Taken together, the above trends explain why too many participants leave small accounts behind in former-employer plans when they change jobs.

Don’t waste energy trying to make small accounts disappear

Stranding a small 401(k) account in a former employer’s plan is, unfortunately, not a one-off during the average participant’s working life. EBRI estimates that 14.8 million participants switch employers every year—and the 2015 mobile workforce study by Boston Research Technologies reported that 33% of workers have stranded a 401(k) savings account in a former employer’s plan at least once!

Given how many stranded small accounts remain in the U.S. retirement system, attempting to make them disappear by automatically rolling those with less than $1,000 to the PBGC — while well-intentioned — is not going to produce the best outcomes.

A far more constructive method of preventing the automatic cash-outs of stranded accounts with under $1,000 is to encourage more sponsors to adopt the solutions enabling the movement and consolidation of these accounts into active accounts in participants’ current-employer plans.

Auto portability — the routine, standardized, and automated movement of a retirement plan participant’s 401(k) savings from their former employer’s plan to an active account in their current employer’s plan — has been live for the past four years, and can drive the movement and consolidation of under-$1,000 accounts from terminated participants to their current employers’ plans.

Powered by a proprietary “match” algorithm and “locate” technology, the auto portability solution is also designed to identify and consolidate accounts from lost and missing participants.

If auto portability is adopted across the entire retirement system, EBRI has estimated that up to $2 trillion (measured in today’s dollars) in additional savings would be preserved in the U.S. retirement system — including an estimated $191 billion in retirement savings for 21 million Black Americans, and $619 billion for all minority participants.

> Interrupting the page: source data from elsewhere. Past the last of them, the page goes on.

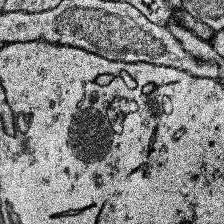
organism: Human
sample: Temporal Lobe
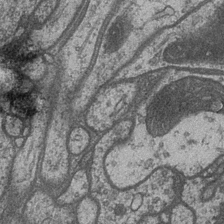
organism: Drosophila
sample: Optic medulla
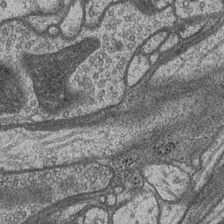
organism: Drosophila
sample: Optic medulla
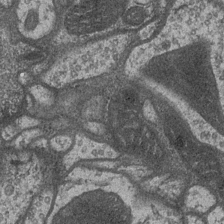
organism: Drosophila
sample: Optic medulla
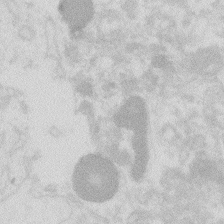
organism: Zebrafish
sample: Macrophage
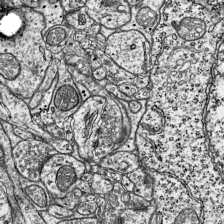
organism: Mouse
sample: Visual Cortex
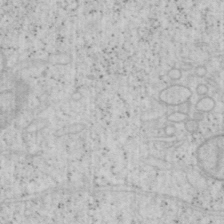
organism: Human
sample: HeLa cells
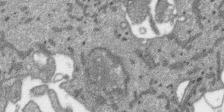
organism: Human
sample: Lung epithelial cells infected with SARS-CoV-2
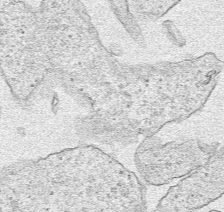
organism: Human
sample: Mitochondria in HCT116 cells
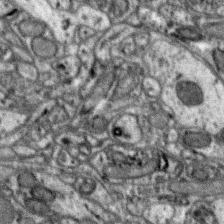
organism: Zebra finch
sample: Brain
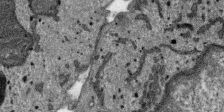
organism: Human
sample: Lung epithelial cells, uninfected (mock) control
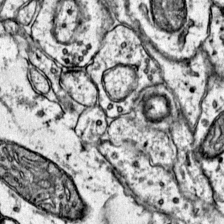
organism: Mouse
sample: Primary visual cortex
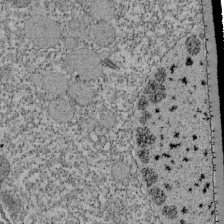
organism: Tetrahymena
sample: Cilia in tetrahymena
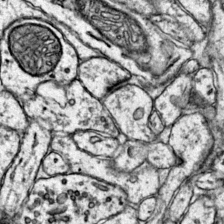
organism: Mouse
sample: Primary visual cortex
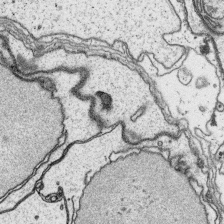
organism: Platynereis dumerilii
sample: Parapodia
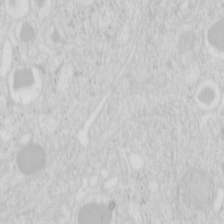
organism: Mouse
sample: Pancreas
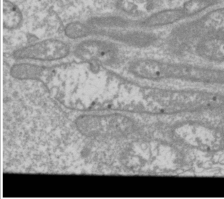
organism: Drosophila
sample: Cell division; meiosis; drosophila spermatocytes
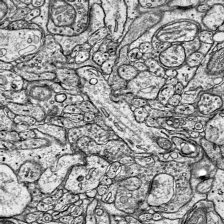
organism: Mouse
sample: Visual Cortex
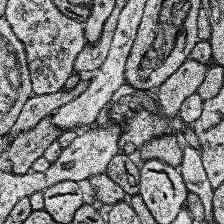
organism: Human
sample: Temporal Lobe
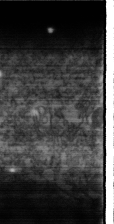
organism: Drosophila
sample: Cell division; meiosis; drosophila spermatocytes
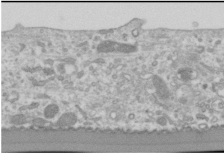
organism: Human
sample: Cilia; basal body in RPE cells
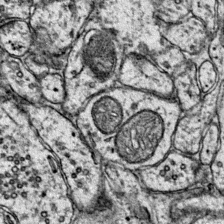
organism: Mouse
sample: Primary visual cortex
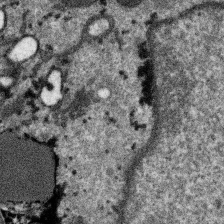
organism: Human
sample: Lung epithelial cells infected with SARS-CoV-2
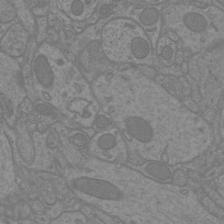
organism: Mouse
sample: Cortical neurons
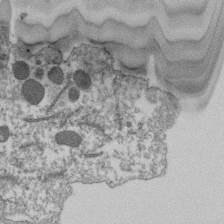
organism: Dictyostelium discoideum
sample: Dictyostelium multivesicular bodies
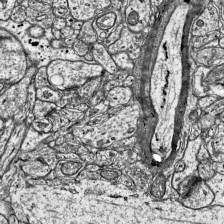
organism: Mouse
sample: Visual Cortex
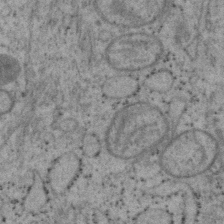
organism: Human
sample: HeLa cells

Encouraging sponsors to implement the tools to empower auto portability is a more constructive approach to reducing small accounts and preventing automatic cash-outs than automatically transferring them to the PBGC — and the vast majority of participants would welcome this alternative. The 31st Annual Retirement Confidence Survey, conducted by EBRI and Greenwald Research, reported that nearly nine out of 10 workers with access to an employer-sponsored defined contribution plan view auto portability as a valuable benefit.